-- Data --
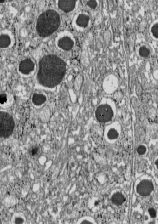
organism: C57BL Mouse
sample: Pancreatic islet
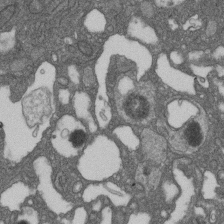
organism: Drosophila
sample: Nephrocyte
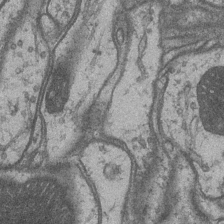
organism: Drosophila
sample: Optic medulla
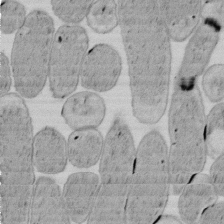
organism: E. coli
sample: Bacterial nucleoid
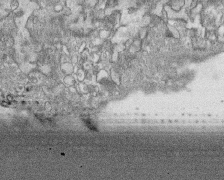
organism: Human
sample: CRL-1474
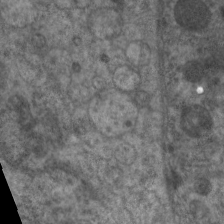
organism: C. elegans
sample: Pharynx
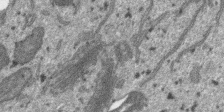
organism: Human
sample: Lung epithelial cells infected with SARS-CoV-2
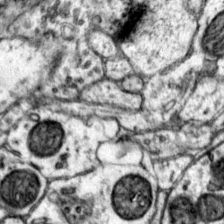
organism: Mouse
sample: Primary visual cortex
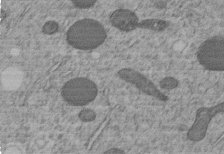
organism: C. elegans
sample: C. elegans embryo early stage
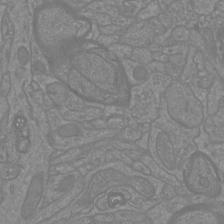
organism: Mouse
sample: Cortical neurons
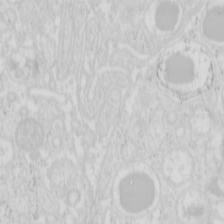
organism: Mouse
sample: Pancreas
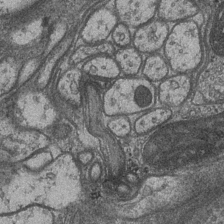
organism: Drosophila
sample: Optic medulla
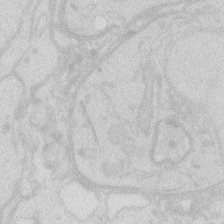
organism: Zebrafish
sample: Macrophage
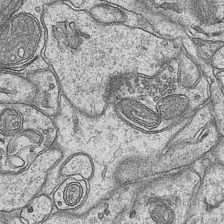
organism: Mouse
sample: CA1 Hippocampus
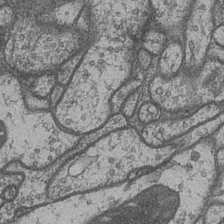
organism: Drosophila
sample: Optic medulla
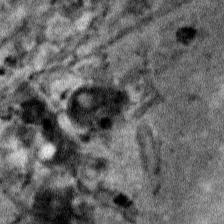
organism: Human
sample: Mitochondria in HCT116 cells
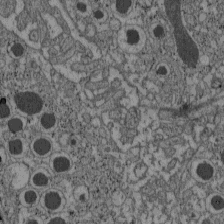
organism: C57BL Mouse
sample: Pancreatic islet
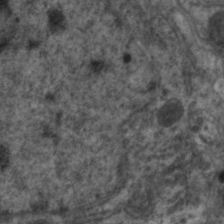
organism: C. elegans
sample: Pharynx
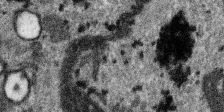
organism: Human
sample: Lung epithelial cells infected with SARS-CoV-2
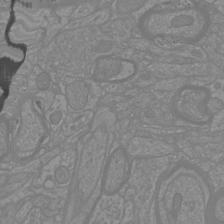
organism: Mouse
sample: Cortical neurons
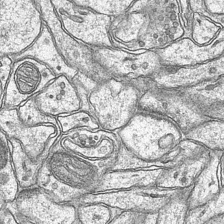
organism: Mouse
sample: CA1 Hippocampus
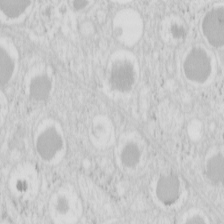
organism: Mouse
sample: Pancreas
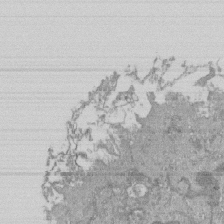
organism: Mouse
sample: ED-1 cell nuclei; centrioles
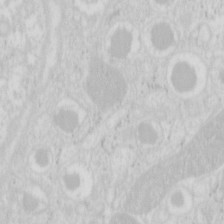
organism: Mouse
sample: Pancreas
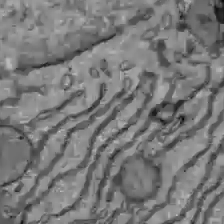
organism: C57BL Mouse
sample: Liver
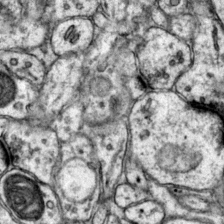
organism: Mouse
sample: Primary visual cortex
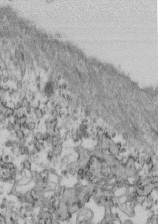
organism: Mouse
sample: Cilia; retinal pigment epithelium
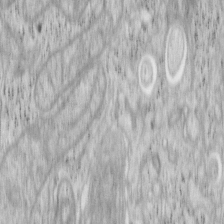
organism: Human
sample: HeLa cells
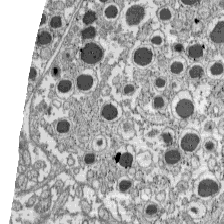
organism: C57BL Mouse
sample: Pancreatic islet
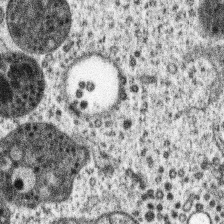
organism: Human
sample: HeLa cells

-- Your goal --
Only the records are wanted, copied exactly, with the pictures dropped.

-- Reply to the task --
organism: C57BL Mouse
sample: Pancreatic islet
organism: Drosophila
sample: Nephrocyte
organism: Drosophila
sample: Optic medulla
organism: E. coli
sample: Bacterial nucleoid
organism: Human
sample: CRL-1474
organism: C. elegans
sample: Pharynx
organism: Human
sample: Lung epithelial cells infected with SARS-CoV-2
organism: Mouse
sample: Primary visual cortex
organism: C. elegans
sample: C. elegans embryo early stage
organism: Mouse
sample: Cortical neurons
organism: Mouse
sample: Pancreas
organism: Drosophila
sample: Optic medulla
organism: Zebrafish
sample: Macrophage
organism: Mouse
sample: CA1 Hippocampus
organism: Drosophila
sample: Optic medulla
organism: Human
sample: Mitochondria in HCT116 cells
organism: C57BL Mouse
sample: Pancreatic islet
organism: C. elegans
sample: Pharynx
organism: Human
sample: Lung epithelial cells infected with SARS-CoV-2
organism: Mouse
sample: Cortical neurons
organism: Mouse
sample: CA1 Hippocampus
organism: Mouse
sample: Pancreas
organism: Mouse
sample: ED-1 cell nuclei; centrioles
organism: Mouse
sample: Pancreas
organism: C57BL Mouse
sample: Liver
organism: Mouse
sample: Primary visual cortex
organism: Mouse
sample: Cilia; retinal pigment epithelium
organism: Human
sample: HeLa cells
organism: C57BL Mouse
sample: Pancreatic islet
organism: Human
sample: HeLa cells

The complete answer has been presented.